Dufferin-Peel Catholic District School Board chair Anna Abbruscato asked why the club can’t be called a different name. “I have to look into whether a gay-straight alliance is in compliance with what we believe. Everything has to go through a Catholic lens.”
Ontario NDP education critic Rosario Marchese
Abbruscato says there are already supports in place at the school. One of those “Catholic supports” is Courage International, which “ministers to those with same-sex attractions" and counsels gay people “to abstain from acting on their sexual desires and to live chastely according to the Catholic Church's teachings.”
Courage International also uses the 12-step program developed by Alcoholics Anonymous to try to “cure” gays.

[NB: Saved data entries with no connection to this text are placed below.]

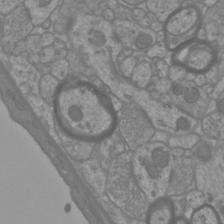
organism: Mouse
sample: Cortical neurons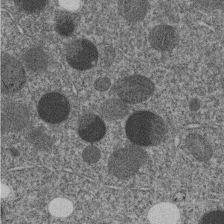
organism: C. elegans
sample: C. elegans embryo early stage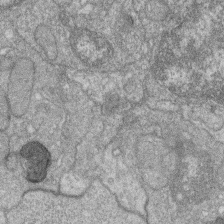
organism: Zebrafish
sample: Cilia; retinal pigment epithelium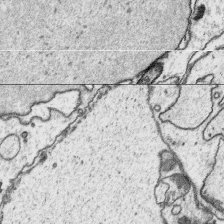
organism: Platynereis dumerilii
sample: Parapodia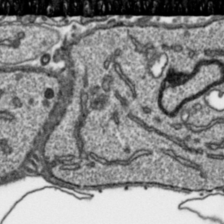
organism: Toxoplasma gondii
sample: Parasites in a vacuole inside a host cell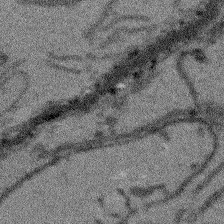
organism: Arabidopsis thaliana
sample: Root tip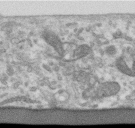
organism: Human
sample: Centriole in RPE cells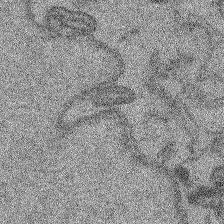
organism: Human
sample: HeLa cells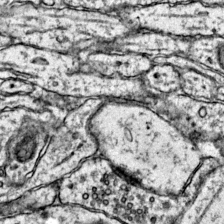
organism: Mouse
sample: Primary visual cortex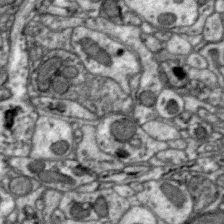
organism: Zebra finch
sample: Brain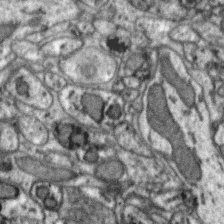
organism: Zebra finch
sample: Brain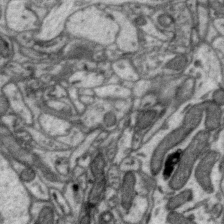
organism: Zebra finch
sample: Brain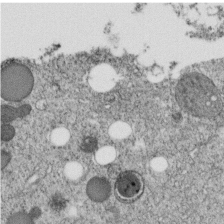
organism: C. elegans
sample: C. elegans embryo early stage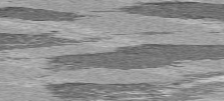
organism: C57BL Mouse
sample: Heart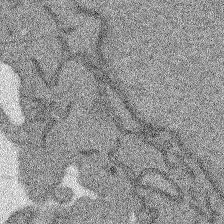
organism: Human
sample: HeLa cells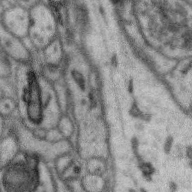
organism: Zebra finch
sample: Brain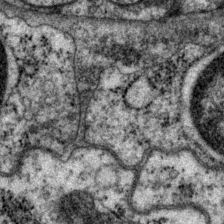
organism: P. pacificus
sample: Pharynx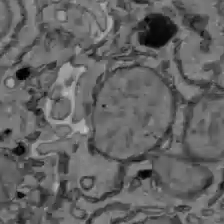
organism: C57BL Mouse
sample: Liver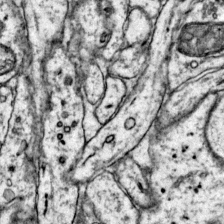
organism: Mouse
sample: Primary visual cortex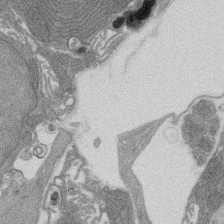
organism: Rat
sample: Salivary granule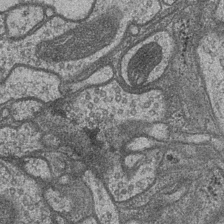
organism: Drosophila
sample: Optic medulla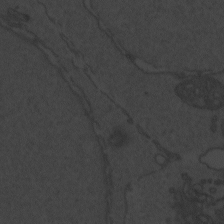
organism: Zebrafish
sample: Macrophage infected with Toxoplasma gondii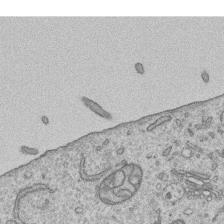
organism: Human
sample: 1205lu cells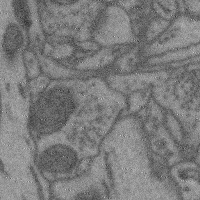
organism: Mouse
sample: Cerebral cortex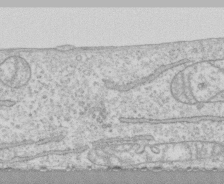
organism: Human
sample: CRL-1474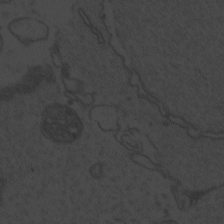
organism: Zebrafish
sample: Macrophage infected with Toxoplasma gondii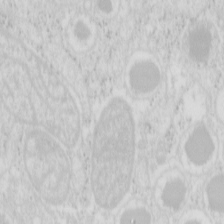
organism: Mouse
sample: Pancreas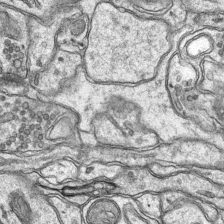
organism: Mouse
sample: CA1 Hippocampus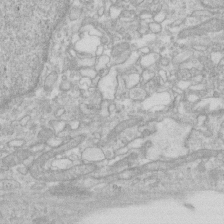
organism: Human
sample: Fibroblast cells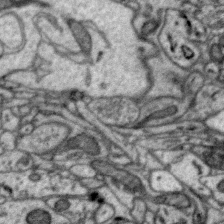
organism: Zebra finch
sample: Brain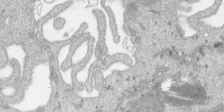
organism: Human
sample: Lung epithelial cells infected with SARS-CoV-2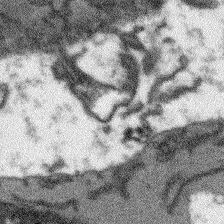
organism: Arabidopsis thaliana
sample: Root tip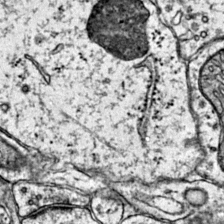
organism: Mouse
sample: Primary visual cortex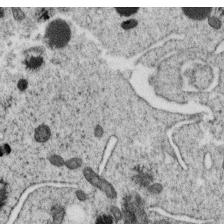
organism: C. elegans
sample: C. elegans oocyte; sperm cells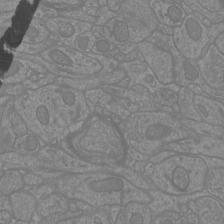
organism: Mouse
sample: Cortical neurons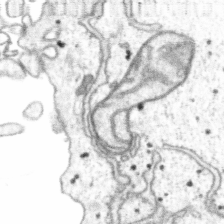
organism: Human
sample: HeLa cells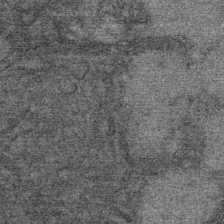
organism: Mouse
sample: Mouse Salivary gland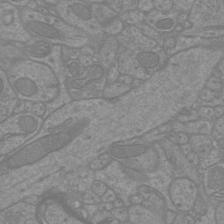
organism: Mouse
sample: Cortical neurons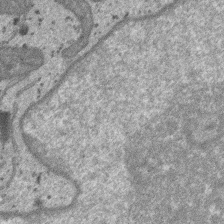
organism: Human
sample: Lung epithelial cells infected with SARS-CoV-2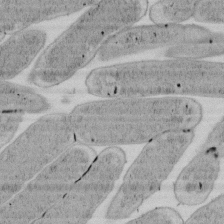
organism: E. coli
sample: Bacterial nucleoid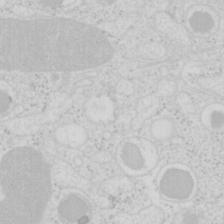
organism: Mouse
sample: Pancreas

“I don’t agree with that,” she says. “I can’t believe that. [Gay] is not a disease. Curing gay tendencies is ridiculous.” Abbruscato promised to “look into” getting the pamphlets out of the guidance office.
Abbruscato was shocked to hear about the Pastoral Guidelines to Assist Students of Same-Sex Orientation
, found in all Ontario Catholic schools. The document is the primary reference material for instructing school administrators and teachers on homosexuality. It reads that "gay" is not an identity, gay sex is “immoral” and gay people ought to live a life of “chastity.”

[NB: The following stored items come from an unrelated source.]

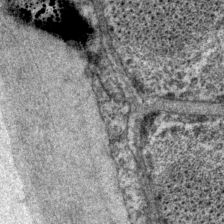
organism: P. pacificus
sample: Pharynx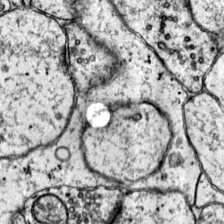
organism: Mouse
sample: Primary visual cortex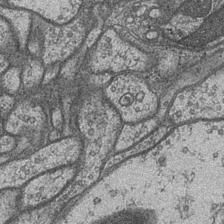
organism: Drosophila
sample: Optic medulla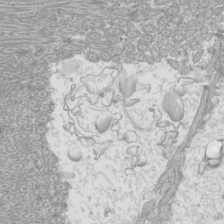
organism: Mouse
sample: Cilia; mouse epididymis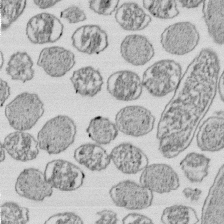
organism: E. coli
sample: Bacterial nucleoid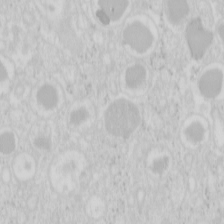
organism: Mouse
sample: Pancreas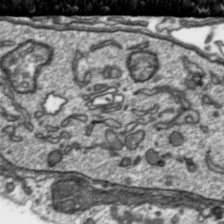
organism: Toxoplasma gondii
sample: Parasites in a vacuole inside a host cell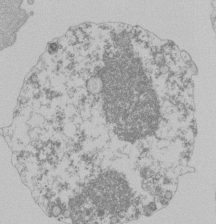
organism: Mouse
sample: Activated Pmel transgenic CD8+ T Cells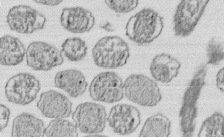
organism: E. coli
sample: Bacterial nucleoid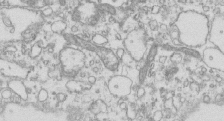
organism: Mouse
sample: Macrophages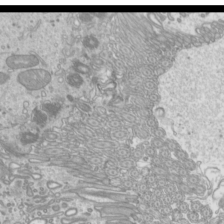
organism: Mouse
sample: Cilia; mouse epididymis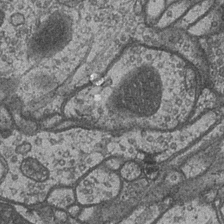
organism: Drosophila
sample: Optic medulla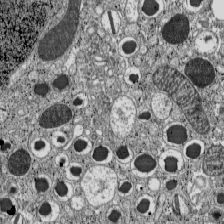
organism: C57BL Mouse
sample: Pancreatic islet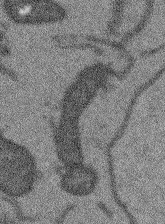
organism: Arabidopsis thaliana
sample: Root tip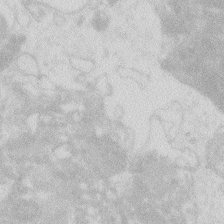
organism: Zebrafish
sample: Macrophage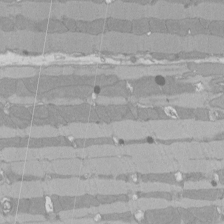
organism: Rat
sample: Left ventricle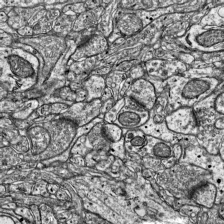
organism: Mouse
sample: Visual Cortex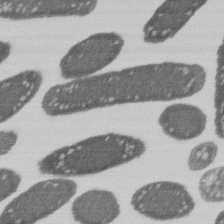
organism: E. coli
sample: Bacterial nucleoid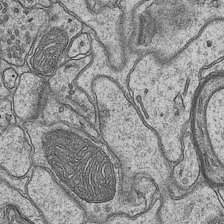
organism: Mouse
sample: CA1 Hippocampus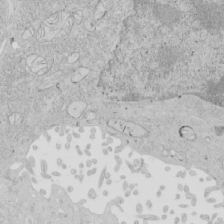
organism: Human
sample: Mitochondria in HCT116 cells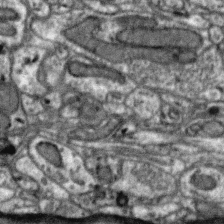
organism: Zebra finch
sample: Brain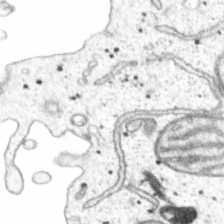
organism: Human
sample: HeLa cells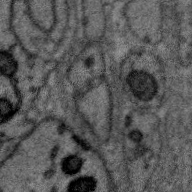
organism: Zebra finch
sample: Brain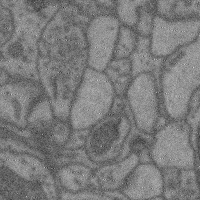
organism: Mouse
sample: Cerebral cortex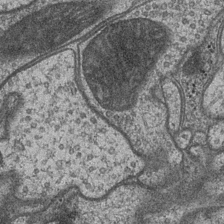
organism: Drosophila
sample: Optic medulla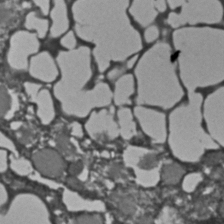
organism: C. elegans
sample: C. elegans embryo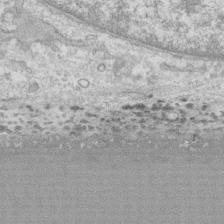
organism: Human
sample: CRL-1474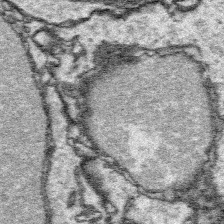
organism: Platynereis dumerilii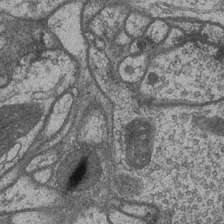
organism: Drosophila
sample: Optic medulla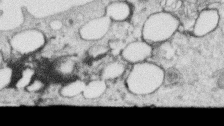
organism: Human
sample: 1205lu cells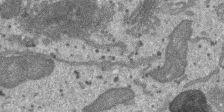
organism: Human
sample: Lung epithelial cells infected with SARS-CoV-2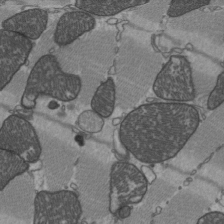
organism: C57BL Mouse
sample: Heart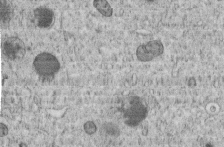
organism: C. elegans
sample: C. elegans embryo early stage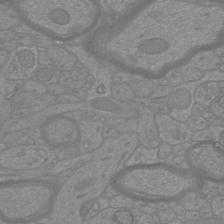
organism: Mouse
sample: Cortical neurons

“[Gay people] must live a life of chastity, yes, that’s what our religion says,” she says. “I believe we are counselling gay students appropriately. We support all students no matter what their tendencies are.”
Casey Oraa, Queer Ontario’s political action committee chair, says the language used by board officials and the messages given to students in Catholic schools is discriminatory and anti-gay.
“That sort of language is not something that should be used in any public school,” he says. “These are outdated notions of queer sexuality that’s still used by rightwing religious communities. It’s heteronormative language.”
Oraa was quick to point out Ontario’s Catholic schools are publicly funded and must adhere to ministry guidelines on equity, and he also recommends the ministry launch an investigation into the anti-gay messages in Catholic schools.
“Accepting a general equity group is feeding into the myth,” he says. “The Pastoral Guidelines
are unhealthy and anti-queer. It is forcing kids to internalize shame. You can’t legitimize a general equity group. You have to fight that tooth and nail.”
Noa Mendelsohn Aviv, director of equity for the Canadian Civil Liberties Association, agrees. She says denying the students a GSA violates their constitutional rights, such as freedom of expression, freedom of association and the fundamental right to equality.
Queer Ontario is hosting a public education forum on the International Day of Pink, April 13, at Jarvis Collegiate Secondary School to discuss the benefits of an updated sex education curriculum and GSAs.